Cutler so far has been the answer in Denver, just as the team hoped he would when he was drafted No. 11 overall in 2006.

And Romo, perhaps less of a sure thing when he replaced Bledsoe in Week 5, has found himself in the small fraternity of elite quarterbacks for his play on the field — and a celebrity for his dating habits off it.

So less than two years since Cutler expressed some uncertainty about his future and Romo’s, they are entrenched as The Man on their respective squads, practicing against each other at Dove Valley on Wednesday and Thursday in advance of Saturday’s preseason game at Invesco Field.

“Experience is the greatest tool in this league at the quarterback position,” Romo said after Wednesday’s second practice. “Every year that goes by, I feel like you learn something that can be incorporated into your game.”

Cutler said Wednesday the Broncos could use these joint sessions as a way to compare themselves to a team that last year was 13-3 and is expected to be a Super Bowl contender this season.

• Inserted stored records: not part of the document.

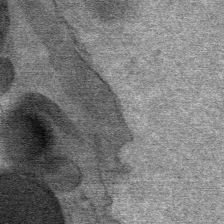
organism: Mouse
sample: Mouse Salivary gland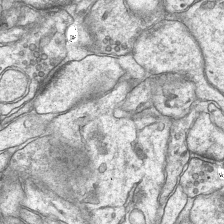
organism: Mouse
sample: CA1 Hippocampus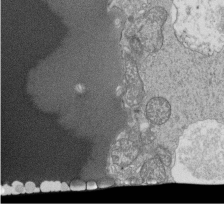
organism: Tetrahymena
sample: Cilia in tetrahymena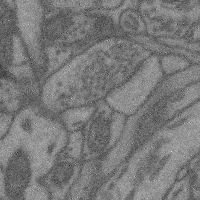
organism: Mouse
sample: Cerebral cortex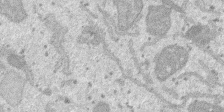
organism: Human
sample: Lung epithelial cells infected with SARS-CoV-2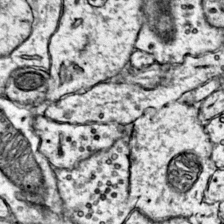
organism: Mouse
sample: Primary visual cortex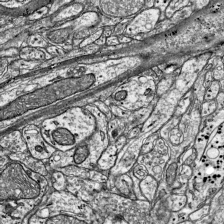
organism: Mouse
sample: Visual Cortex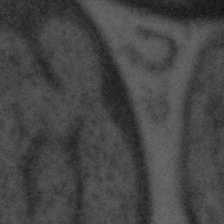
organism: Tuwongella immobilis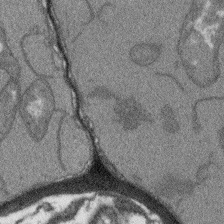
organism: Arabidopsis thaliana
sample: Root tip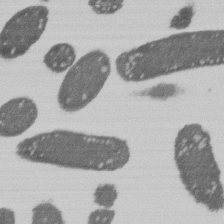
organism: E. coli
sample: Bacterial nucleoid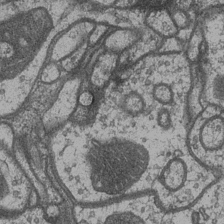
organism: Drosophila
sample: Optic medulla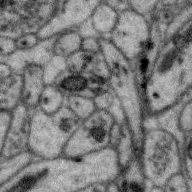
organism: Zebra finch
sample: Brain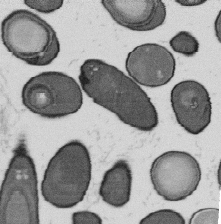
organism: B. subtilis
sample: Bacterial spore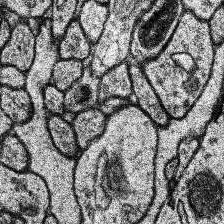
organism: Human
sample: Temporal Lobe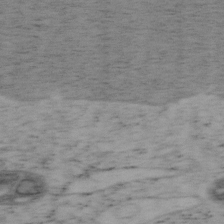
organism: Mouse
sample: OT-I killer T cells with ID8 ovarian cancer cells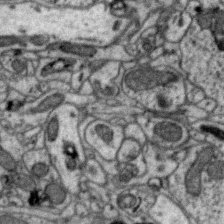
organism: Zebra finch
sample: Brain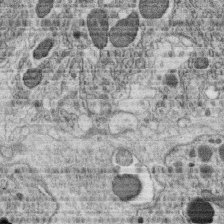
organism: C. elegans
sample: C. elegans oocyte; sperm cells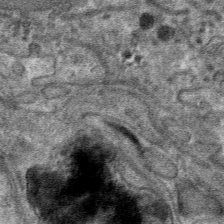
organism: Mouse
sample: Mouse hepatocytes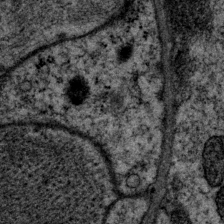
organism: P. pacificus
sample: Pharynx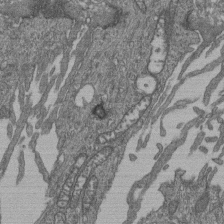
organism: Human
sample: Retinal organoid Rod and Cone cells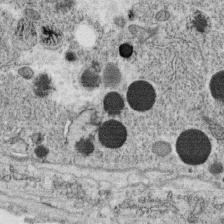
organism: C. elegans
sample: C. elegans oocyte; sperm cells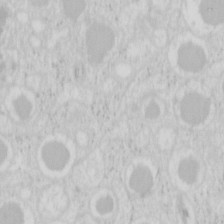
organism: Mouse
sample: Pancreas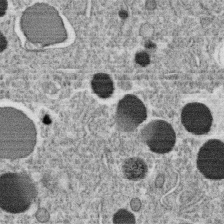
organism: C. elegans
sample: C. elegans oocyte; sperm cells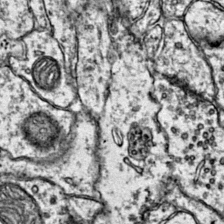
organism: Mouse
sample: Primary visual cortex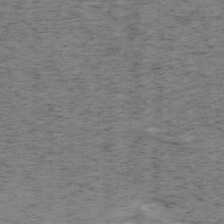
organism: Mouse
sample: OT-I killer T cells with ID8 ovarian cancer cells

“It gives us a good measuring stick to see where we are at and exactly how far we need to go,” Cutler said.

The same could be said for comparing Romo and Cutler, who finished the 2007 regular season — the first full season as a starter for both — with the following numbers. Romo had more yards (4,211 to Cutler’s 3,497), 16 more touchdowns (36 to 20) and five more interceptions (19 to 14). Romo’s completion percentage was 64.4, a shade better than Cutler’s 63.6.

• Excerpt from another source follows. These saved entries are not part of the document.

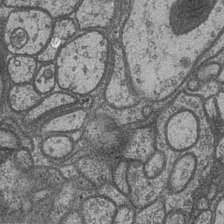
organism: Drosophila
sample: Optic medulla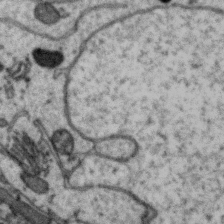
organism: Zebra finch
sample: Brain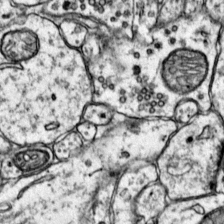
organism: Mouse
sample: Primary visual cortex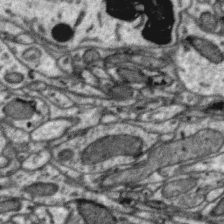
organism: Zebra finch
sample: Brain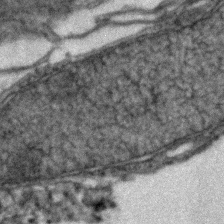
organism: Zebrafish
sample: Zebrafish embryo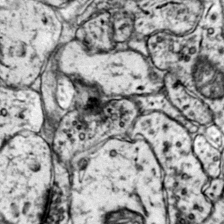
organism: Mouse
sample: Primary visual cortex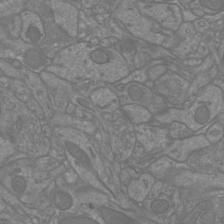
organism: Mouse
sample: Cortical neurons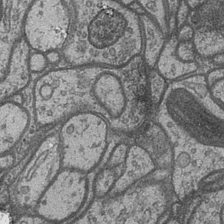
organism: Drosophila
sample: Optic medulla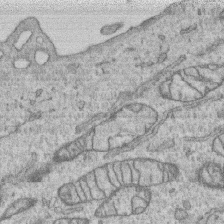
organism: Human
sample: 1205lu cells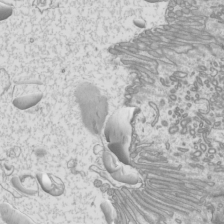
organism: Mouse
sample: Cilia; mouse epididymis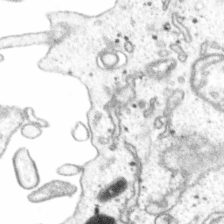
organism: Human
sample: HeLa cells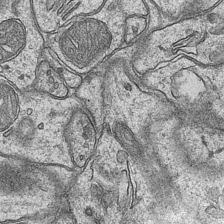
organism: Mouse
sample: CA1 Hippocampus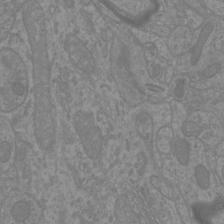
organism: Mouse
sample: Cortical neurons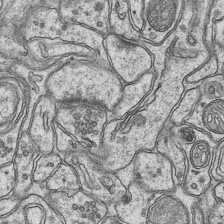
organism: Mouse
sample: CA1 Hippocampus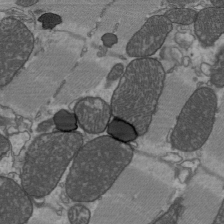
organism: C57BL Mouse
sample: Heart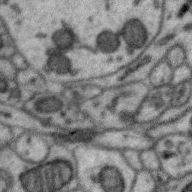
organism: Zebra finch
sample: Brain

Romo led the Cowboys to 13 wins and the playoffs, while the Broncos finished 7-9.

“They’re judged on wins, but yeah, I think Tony, he stepped into a team, had a better supporting cast at the time,” said Denver cornerback Dre Bly, who has spent the past three weeks practicing against Cutler and the past two days going against Romo. “If you get the right guys around (Cutler), the guy can step out and have a breakout year. If this team is going to go to the next level, it’s going to be because of Jay.”

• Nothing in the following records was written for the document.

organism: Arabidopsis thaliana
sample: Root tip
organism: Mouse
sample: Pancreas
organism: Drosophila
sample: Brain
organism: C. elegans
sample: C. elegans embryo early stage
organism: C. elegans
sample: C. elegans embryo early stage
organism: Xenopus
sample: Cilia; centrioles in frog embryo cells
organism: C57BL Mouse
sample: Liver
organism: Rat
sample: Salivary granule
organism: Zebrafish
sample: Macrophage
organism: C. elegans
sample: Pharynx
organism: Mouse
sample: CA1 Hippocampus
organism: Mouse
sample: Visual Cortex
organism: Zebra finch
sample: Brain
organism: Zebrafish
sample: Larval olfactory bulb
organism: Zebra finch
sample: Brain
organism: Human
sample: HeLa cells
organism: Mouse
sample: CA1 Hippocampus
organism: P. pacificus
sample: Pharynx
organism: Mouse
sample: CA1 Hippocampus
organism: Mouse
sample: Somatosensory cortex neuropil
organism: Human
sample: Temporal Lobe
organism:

What these four practices revealed is there is not much separating Cutler and Romo, who has been selected to the past two Pro Bowls.

Both are clearly in control, playing with a confidence and that prototypical quarterback swagger, and each led his respective offense to a touchdown in the two-minute drill late in Wednesday’s practice.

Cutler completed 9-of-10 passes in that drive for Denver — the incompletion was off the hands of Brandon Marshall — including a short touchdown pass to Eddie Royal.

Romo, in the final play of practice, faked calling a timeout and sneaked across the goal line.

Neither quarterback spoke with reporters Thursday.

But Broncos coach Mike Shanahan, who, like Romo, was once a college quarterback at Eastern Illinois, praised Romo’s development.

“I admire how quickly he reads coverages and gets the ball to the right spot,” Shanahan said. “He is going to have a heck of a year. You could see it out here.”

Lindsay H. Jones: 303-954-1262 or ljones@denverpost.com


This article has been corrected in this online archive. Originally, due to a reporting error, it listed incorrect 2007 statistics for Dallas Cowboys quarterback Tony Romo. The correct statistics are: 4,211 yards, 64.4 percent completion rate, 36 touchdowns, 19 interceptions.